━━━ INFORMATION SHOWN ━━━

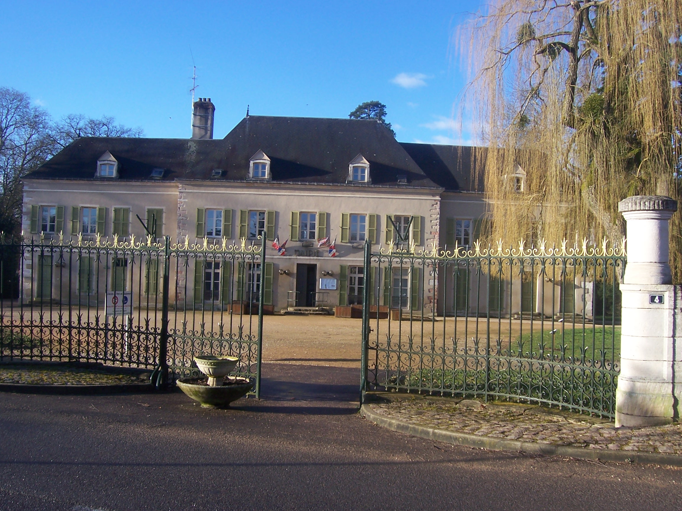 Châtenoy-en-Bresse Mairie
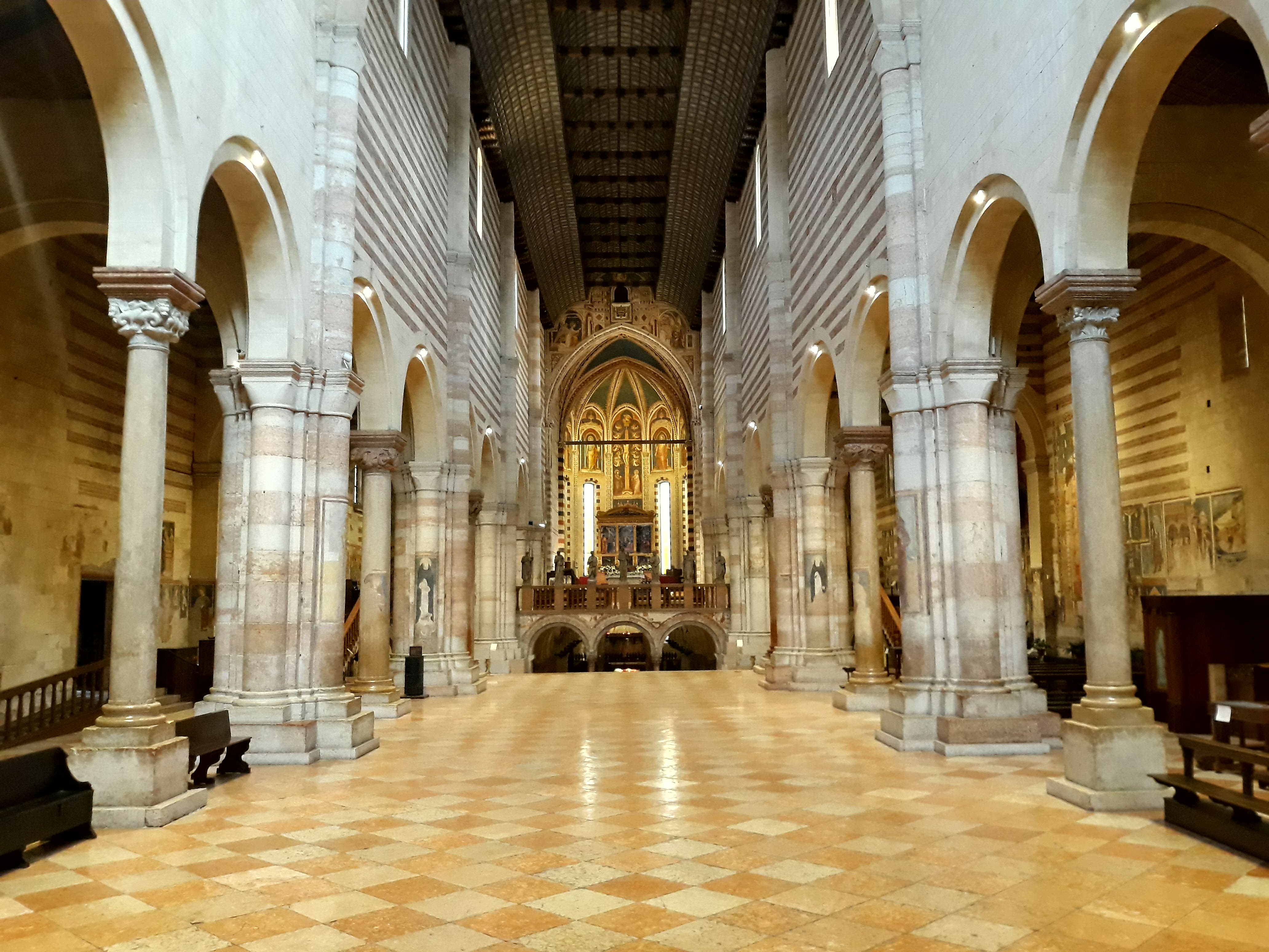 Interno della basilica di San Zeno a Verona
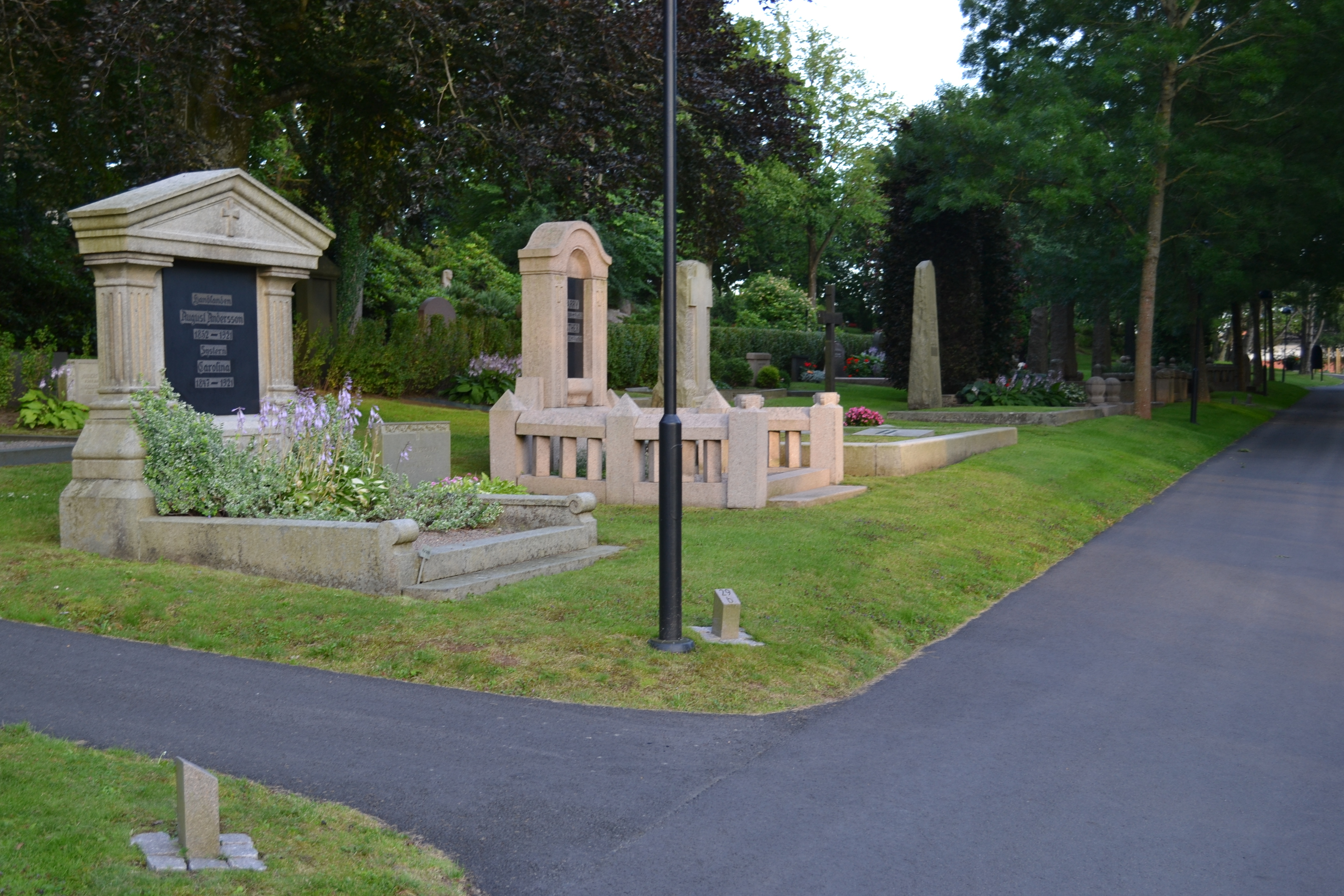 Sankt Jörgens kyrkogård, Varberg.
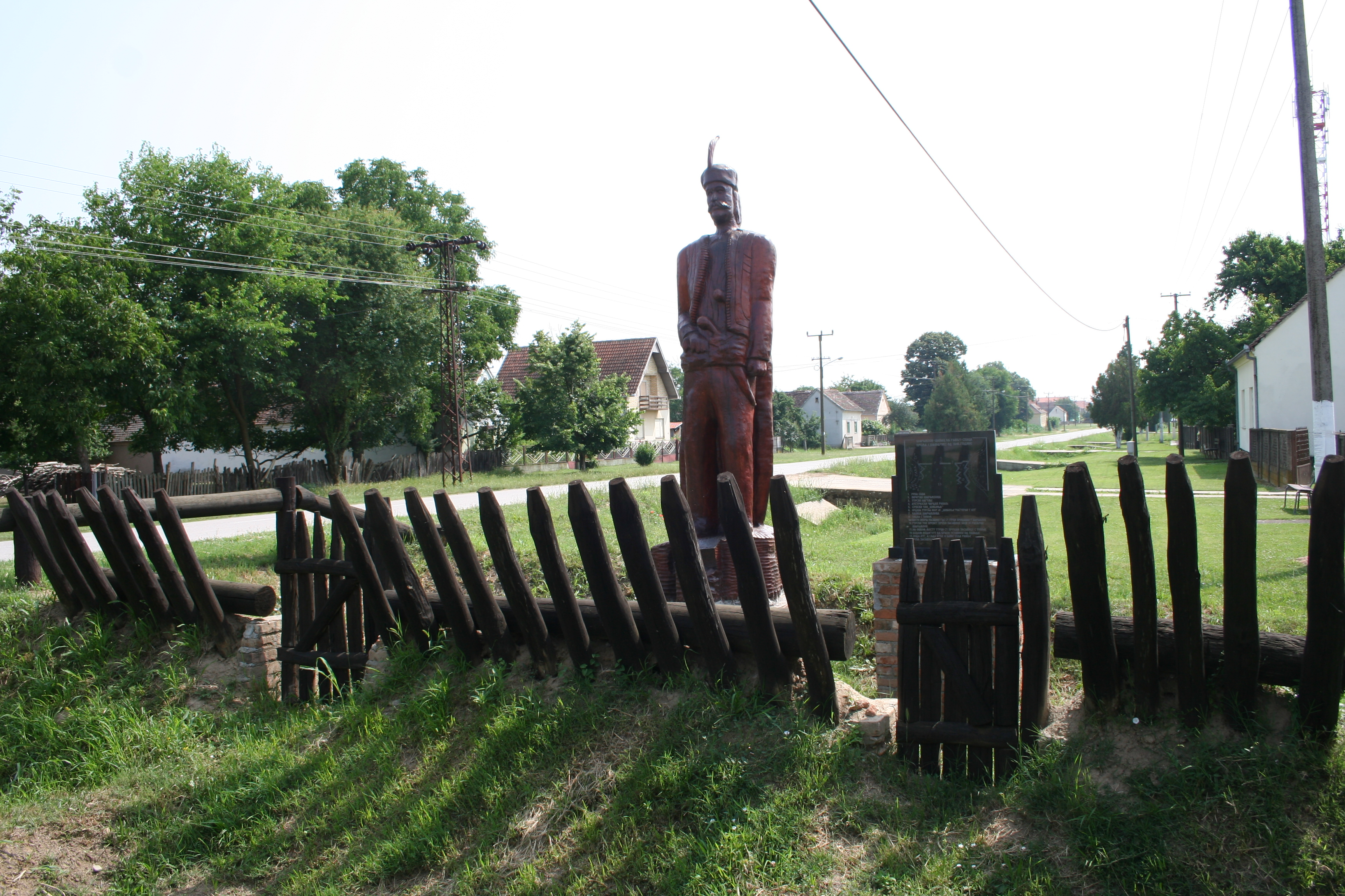 Predstava šanca iz "Boja na Ravnju", sa skulpturom Zeke Buljubaše u drvetu, Ravnje
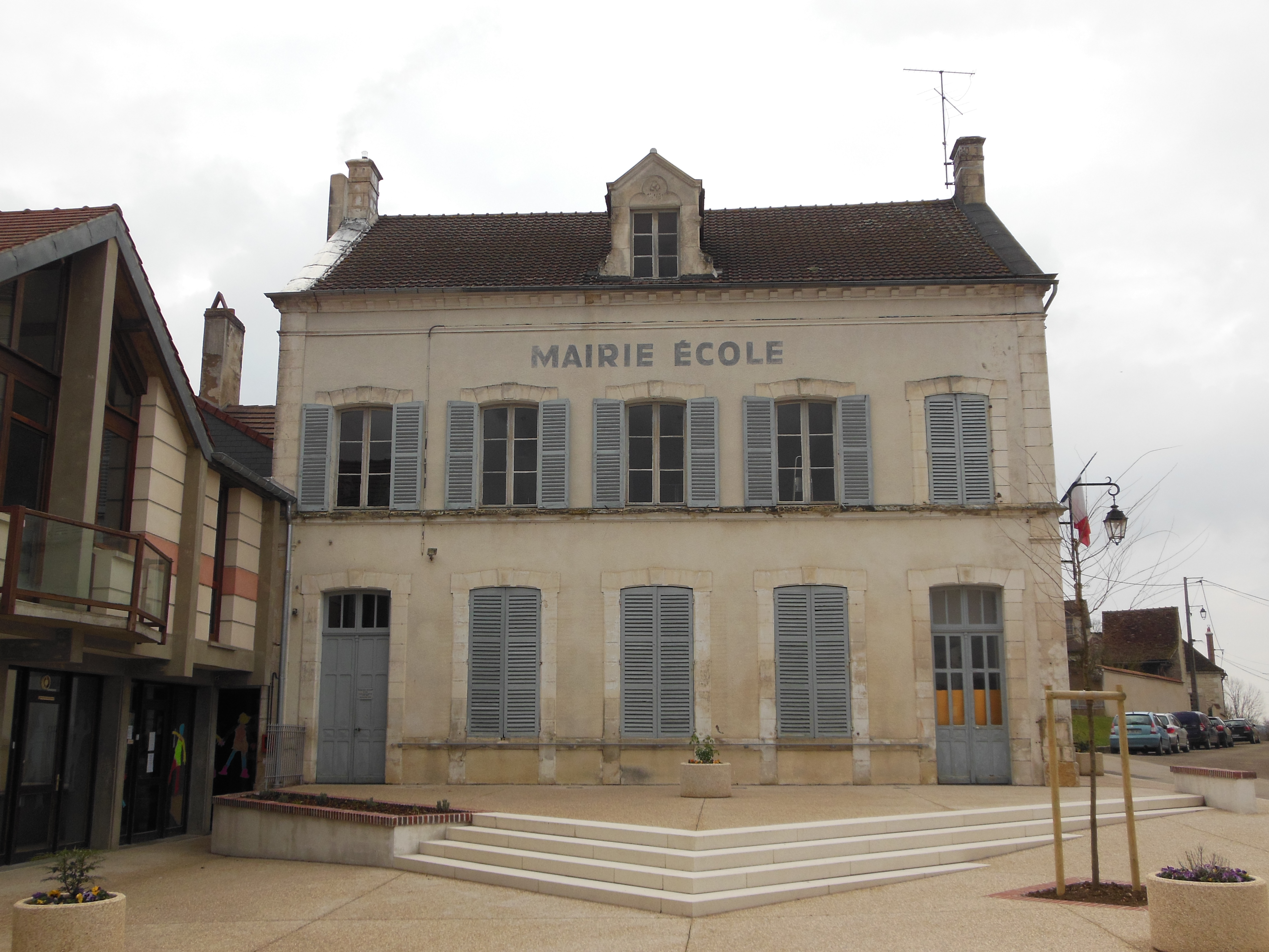 Mairie-école d'Escolives, Yonne, Bourgogne, France.
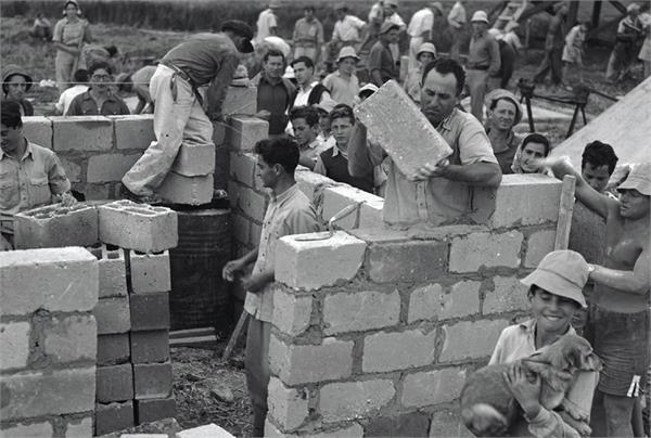 "יקום" - יום העליה
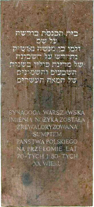 Tablica pamiątowa w synagodze Nożyków. Grafikę wyprostował User:Hiuppo

━━━

WHAT YOU SHOULD DO =>
Only the lines from the one with "Sankt Jörgens kyrkogård, Varberg." through the final line of the entries belong in the answer, set down exactly, with both ends included and no pictures.

RESPONSE AREA =>
 Sankt Jörgens kyrkogård, Varberg.
 Predstava šanca iz "Boja na Ravnju", sa skulpturom Zeke Buljubaše u drvetu, Ravnje
 Mairie-école d'Escolives, Yonne, Bourgogne, France.
 "יקום" - יום העליה
 Tablica pamiątowa w synagodze Nożyków. Grafikę wyprostował User:Hiuppo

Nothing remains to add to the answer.